First Bryan Baptist Church

First Bryan Baptist Church

What began as a journey to the freedom of man and worship, First Bryan Baptist Church was purchased in 1793 by Andrew Bryan, a formerly enslaved person who'd bought his freedom with the assistance of five other enslaved people. With a beautiful vision ahead of them, they worked to erect the first structure in 1794. This living monument admiringly stands today as a result of perseverance and faith. Visitors will be blown away by the historic leaps taken by this congregation. The first Sunday School for African Americans was organized in 1826. The church houses the history of African Americans in the State of Georgia as well as the 1856 Knauff Pipe organ, one of the last of its kind in the U.S. (the only one in the South). Tours are every Saturday and visitors are encouraged to join weekly Sunday services at 11 a.m.
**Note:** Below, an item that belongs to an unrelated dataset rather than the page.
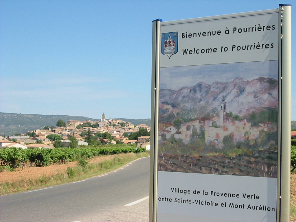 Entrée de Pourrières sur la route de Pourcieux
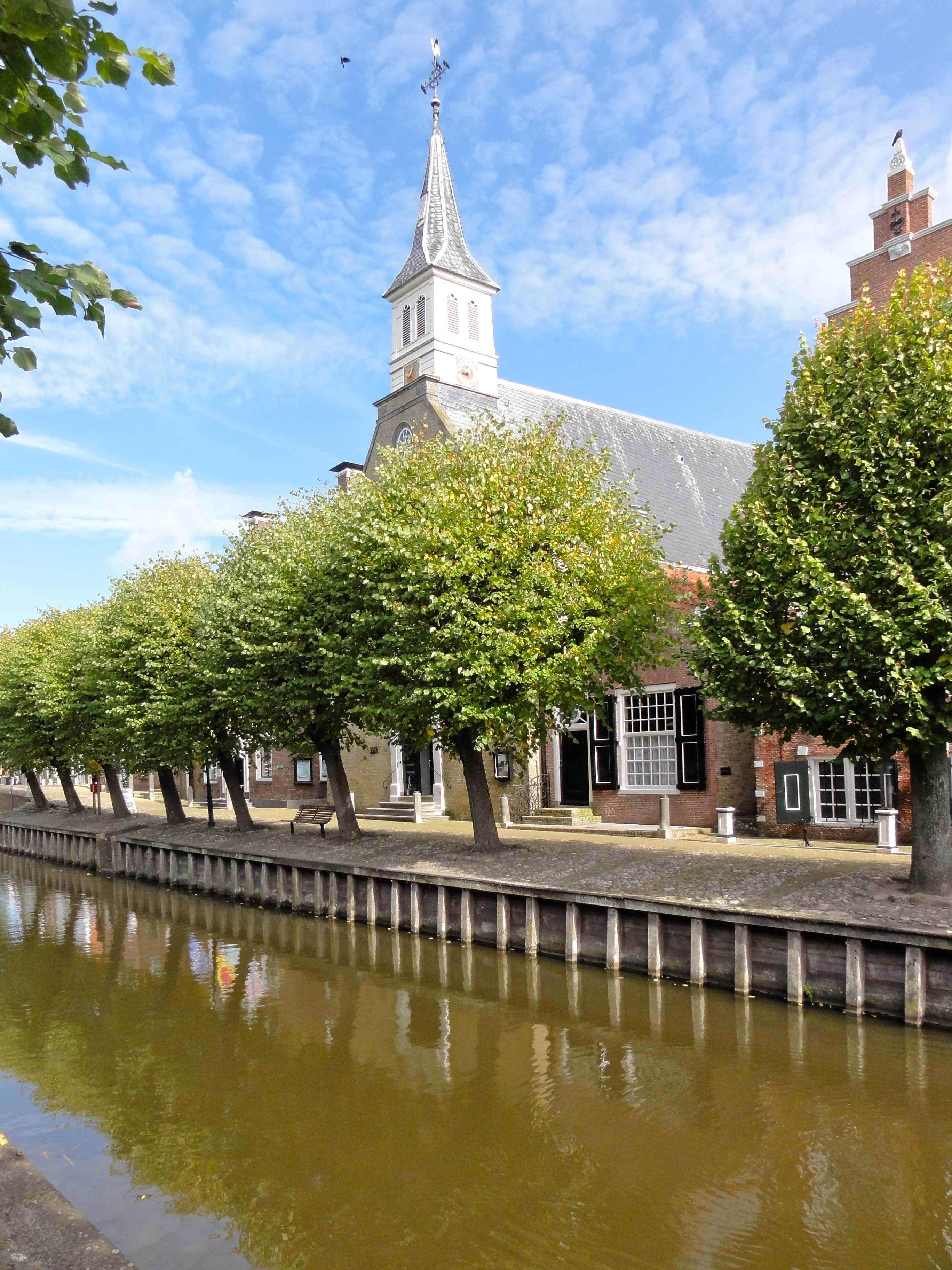 Heerenwal met kerk te Sloten

Congregation Mickve Israel

Congregation Mickve Israel

Set your sights on the first synagogue built in Georgia deemed one of the "Most Beautiful Synagogues in the World." Congregation Mickve Israel is America's third oldest Jewish congregation, steeped in rich history. Their 45-minute docent-guided tours will call attention to this gorgeous sanctuary and the award-winning Lawrence & Nancy Gutstein Museum, filled with magnificent artifacts dating back to the congregations founding in 1733. View the two oldest Torah scrolls in North America, learn about the early Jewish settlers and read the letters personally written to the church by past presidents like George Washington, Thomas Jefferson and more. Tours are held Monday - Friday at 10 and 11 a.m. and 1:30 and 2:30 pm. 

Green-Meldrim House

Green - Meldrim House of St. John's Church

The Green-Meldrim House, built in 1853 in the Gothic Revival style, served as the military headquarters for General W. T. Sherman after the March to the Sea during the Civil War. This National Historic Landmark tells the tales of the individuals who inhabited, labored, constructed, and shaped history within its walls. Noteworthy figures include the Green and Meldrim families, General William T. Sherman and the Union Army, and Susie King Taylor – an author, nurse, and educator. Positioned next to St. John’s Church on Madison Square, the structure currently functions as both a parish house and a museum dedicated to its historical significance. Its features include an interior dome, intricate plasterwork, triple front doors, and original furnishings. Hours of operation: Tuesday, Thursday, Friday, and Saturday from 10 a.m. until 4 p.m., with the last tour beginning at 3:30 p.m.  Walk-ins welcome. Group tour rates are available when booked in advance. Admission is charged.

Visit these worship assemblies during your next visit to Savannah. You'll be in awe of their beautiful architecture; you'll leave with knowledge and maybe even newfound faith.